Aim of the task: Return the listing below unchanged, except that the pictures are dropped.

Given data:
###

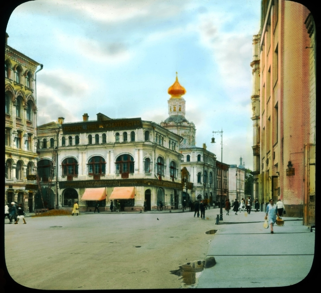 Биржевая площадь и Блюхеровский (современное название: Большой Черкаский) переулок
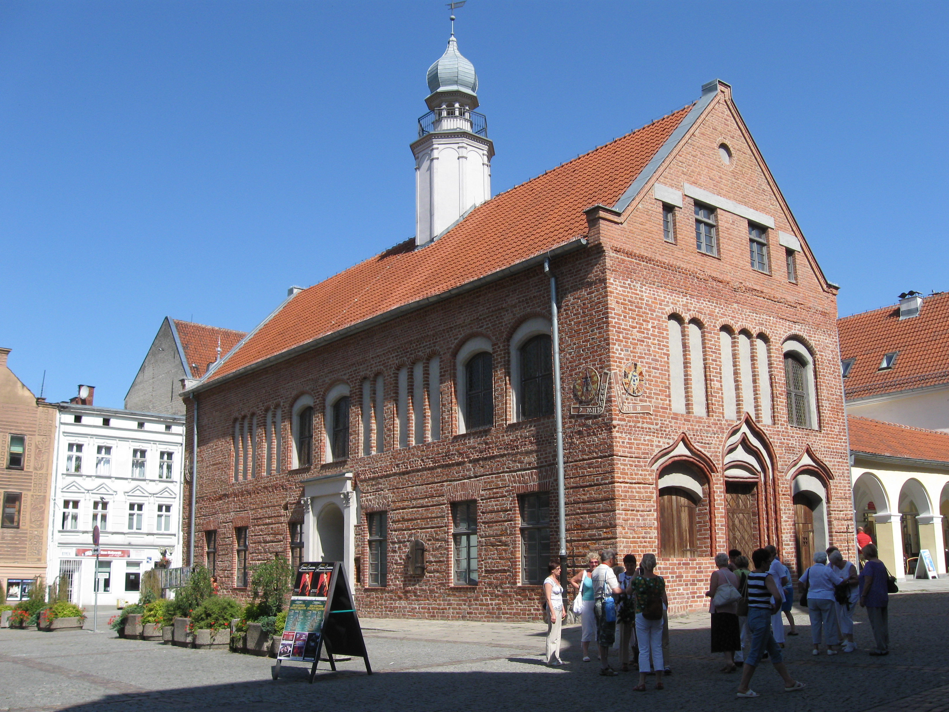 Olsztyn - Stary Ratusz.
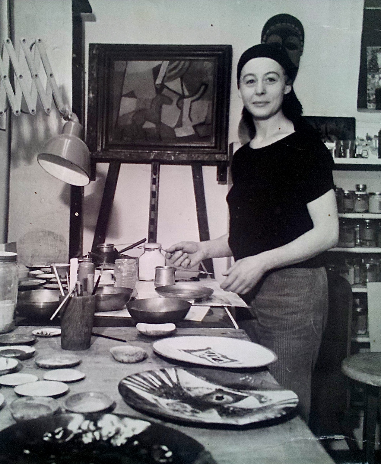 Elisabeth Bunge-Wargau (1926-2005), Kunstmalerin, in der Werkstatt "Bunge-Wargau" in Emmering

###

Solution to the exercise:
 Биржевая площадь и Блюхеровский (современное название: Большой Черкаский) переулок
 Olsztyn - Stary Ratusz.
 Elisabeth Bunge-Wargau (1926-2005), Kunstmalerin, in der Werkstatt "Bunge-Wargau" in Emmering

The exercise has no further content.